Orientamenti per l'Educazione dei Giovani alla Fede

Gli Atti del CG23 contengono un materiale assai ricco che orienterà la nostra vita e attività apostolica. In essi è raccolta la documentazione ufficiale dei lavori capitolari, inclusi il documento sul tema dell’educazione dei giovani alla fede, le modifiche o aggiunte riguardanti le Costituzioni e i Regolamenti, alcune interpretazioni pratiche di testi della Regola, deliberazioni relative a Gruppi di Ispettorie, un orientamento operativo per la presenza in Africa, una breve cronistoria dell’evento capitolare e la «Lettera ai giovani» richiesta dall’Assemblea al Rettor Maggiore.

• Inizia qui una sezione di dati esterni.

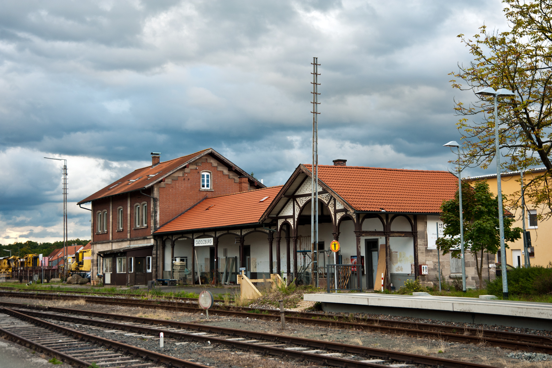 Bahnhof Cadolzburg This is a photograph of an architectural monument.

Il documento sull'educazione dei giovani alla fede si propone di guidare i giovani verso un cammino di crescita integrale che abbraccia l'identità personale, le relazioni con gli altri e l'ambiente, la fede e l'impegno comunitario, fino alla scoperta della propria vocazione.

L'Educazione Integrale del Giovane

La meta dell'educazione integrale intende sottolineare alcuni elementi che appaiono rilevanti per una crescita completa della persona. Questi includono l'acquisizione di una consapevolezza sempre più profonda dell'identità, intesa come centro unificante delle proprie esperienze di vita, l'instaurazione di relazioni mature nei confronti degli altri e dell'ambiente, e l'attuazione di scelte personali significative nel contesto sociale ed ecclesiale.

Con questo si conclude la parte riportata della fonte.